* **TASK DETAILS**:
Output exactly, in the material below, the lines from the one with "sample: Heart" through the one with "sample: Salivary granule". Omit all pictures.

* **INFORMATION SHOWN**:
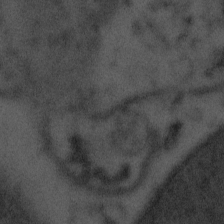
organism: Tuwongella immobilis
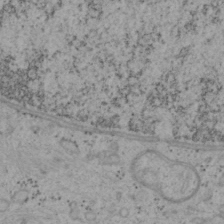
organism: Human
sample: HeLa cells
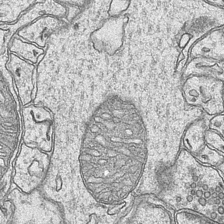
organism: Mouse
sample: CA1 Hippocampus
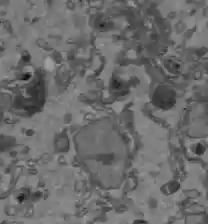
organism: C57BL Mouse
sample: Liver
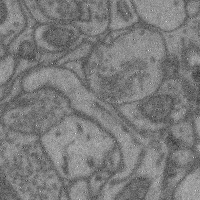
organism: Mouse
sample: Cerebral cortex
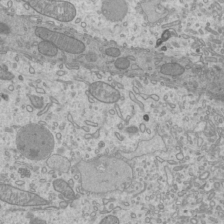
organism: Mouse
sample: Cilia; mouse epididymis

* * *

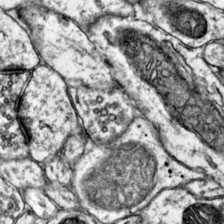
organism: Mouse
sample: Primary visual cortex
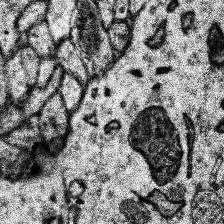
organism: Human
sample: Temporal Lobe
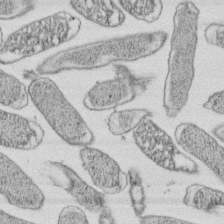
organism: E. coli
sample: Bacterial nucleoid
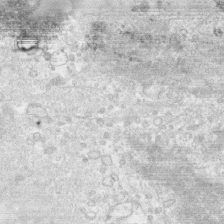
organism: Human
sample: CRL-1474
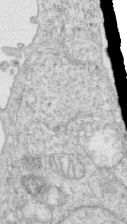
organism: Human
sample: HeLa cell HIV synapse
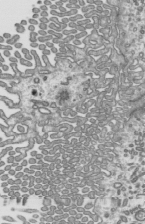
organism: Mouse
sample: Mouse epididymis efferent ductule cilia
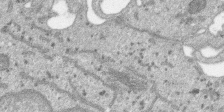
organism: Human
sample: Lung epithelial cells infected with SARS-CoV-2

---

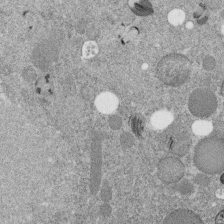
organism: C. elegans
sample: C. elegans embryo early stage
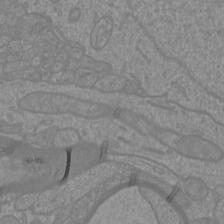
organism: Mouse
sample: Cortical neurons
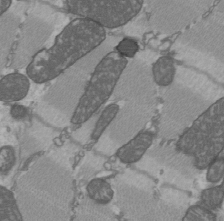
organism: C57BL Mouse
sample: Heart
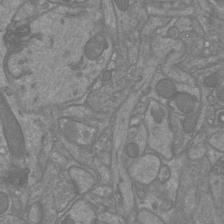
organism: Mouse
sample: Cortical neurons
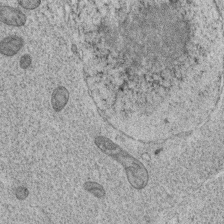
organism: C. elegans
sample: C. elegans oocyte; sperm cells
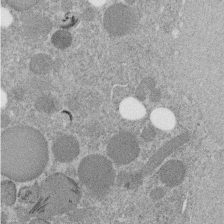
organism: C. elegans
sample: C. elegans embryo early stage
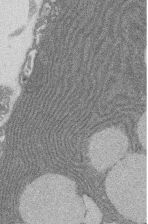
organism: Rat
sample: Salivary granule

* **RESPONSE BELOW**:
sample: Heart
organism: Mouse
sample: Cortical neurons
organism: C. elegans
sample: C. elegans oocyte; sperm cells
organism: C. elegans
sample: C. elegans embryo early stage
organism: Rat
sample: Salivary granule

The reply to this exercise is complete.